R – Calculating P-value from an Arbitrary Distribution

Question

I hope this isn't a silly question. Let's say I have some arbitrary continuous distribution. I also have a statistic, and I'd like to use this arbitrary distribution to get a p-value for this statistic.

I realize that in R it's easy to do this as long as your distribution fits one of the built-in ones, like if it's normal. But is there an easy way to do this with any given distribution, without making that kind of assumption?

Answer 1

If you have a cumulative distribution function $F$, then calculating the $p$-value for given statistic $T$ is simply $1-F(T)$. This is straightforward in R. If you have probability density function on the other hand, then $F(x)=\int_{-\infty}^xp(t)dt$. You can find this integral analytically or numerically. In R this will look like this:

dF <- function(x)dnorm(x)
pF <- function(q)integrate(dF,-Inf,q)$value 

> pF(1)
[1] 0.8413448
> pnorm(1)
[1] 0.8413447

You can tune integrate for better accuracy. This of course may fail for specific cases, when the integral does not behave well, but it should work for majority of the density functions.

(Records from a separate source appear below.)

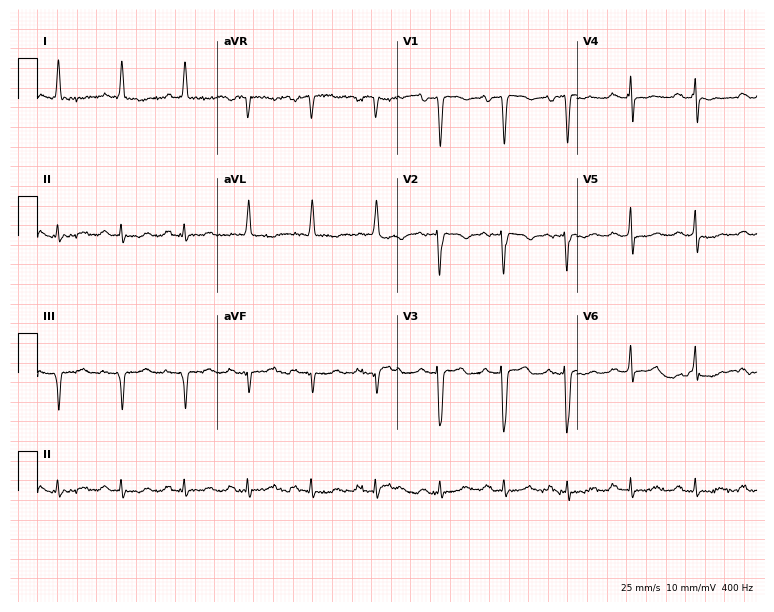
12-lead ECG from a 69-year-old male. No first-degree AV block, right bundle branch block (RBBB), left bundle branch block (LBBB), sinus bradycardia, atrial fibrillation (AF) or sinus tachycardia recorded for this tracing.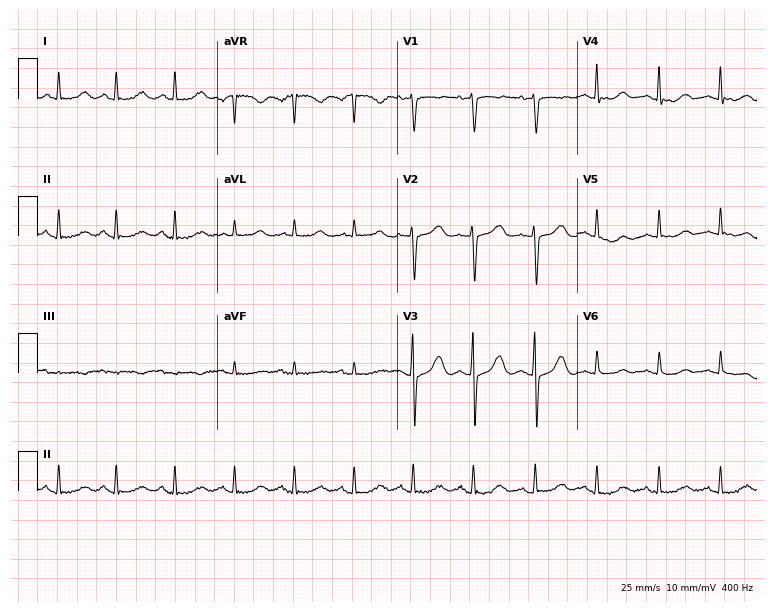
Resting 12-lead electrocardiogram (7.3-second recording at 400 Hz). Patient: a female, 61 years old. None of these six findings is recorded: first-degree AV block, right bundle branch block, left bundle branch block, sinus bradycardia, atrial fibrillation, sinus tachycardia. Only these six findings were labelled.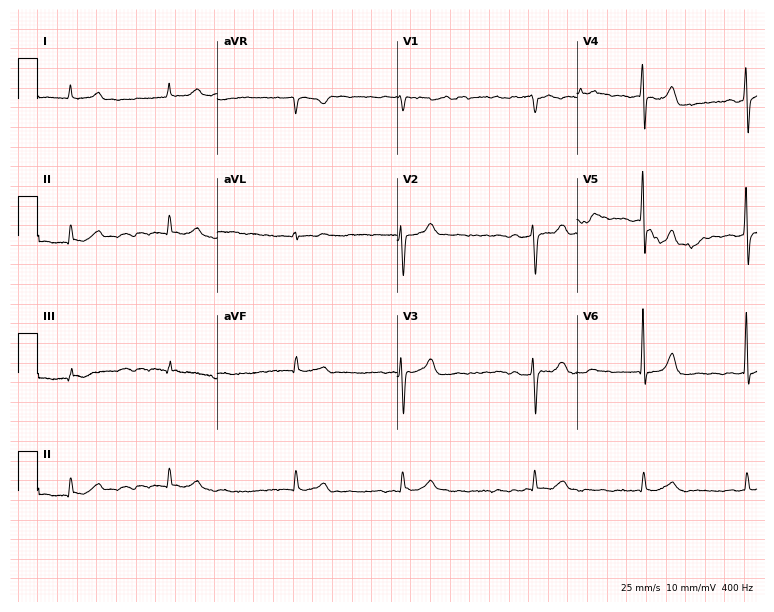
12-lead ECG from a 63-year-old female (7.3-second recording at 400 Hz). Shows atrial fibrillation (AF).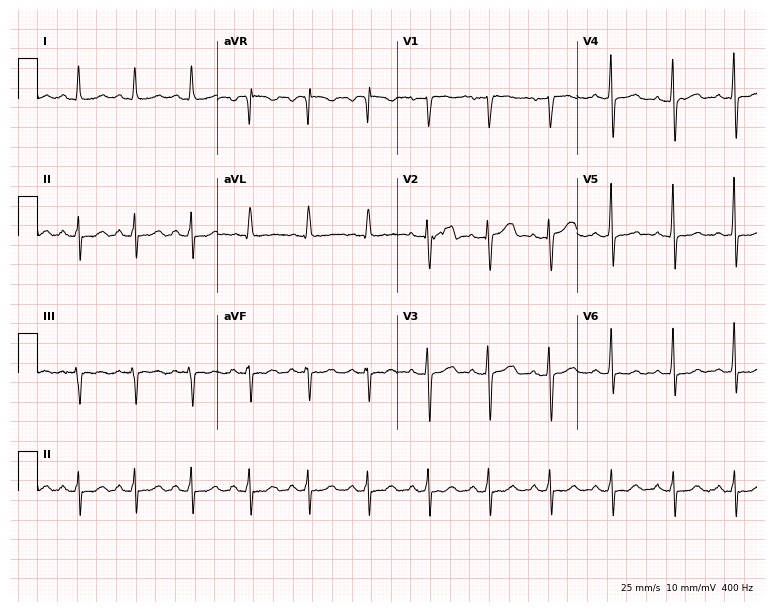
Electrocardiogram (7.3-second recording at 400 Hz), a 51-year-old male patient. Of the six screened findings (first-degree AV block, right bundle branch block, left bundle branch block, sinus bradycardia, atrial fibrillation, sinus tachycardia), none is recorded.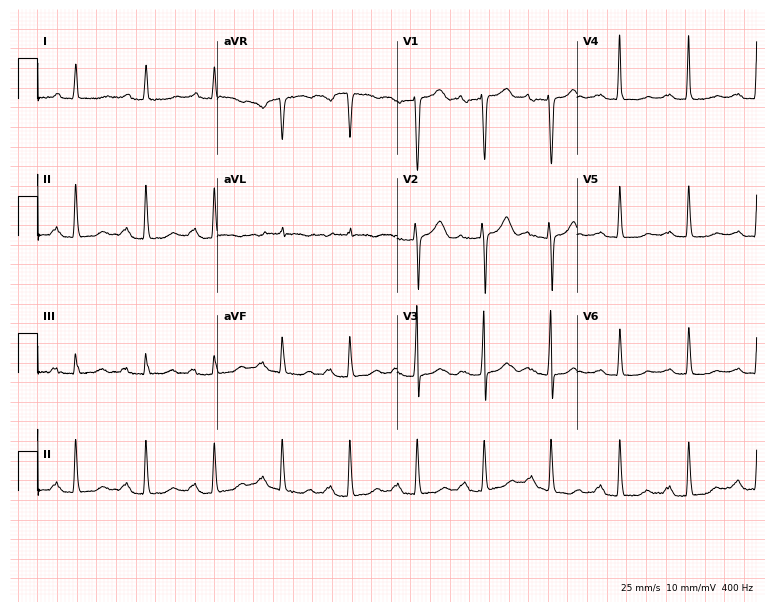
ECG (7.3-second recording at 400 Hz) — a female, 79 years old. Findings include first-degree AV block.

You can of course pass parameters into pF, if you have several parameter values to try-out and do not want to redefine dF each time.

dF <- function(x,mean=0,sd=1)dnorm(x,mean=mean,sd=sd)
pF <- function(q,mean=0,sd=1)integrate(dF,-Inf,q,mean=mean,sd=sd)$value 

> pF(1,1,1)
[1] 0.5
> pnorm(1,1,1)
[1] 0.5

Of course you can also use Monte-Carlo methods as detailed by @suncoolsu, this would be just another numerical method for integration.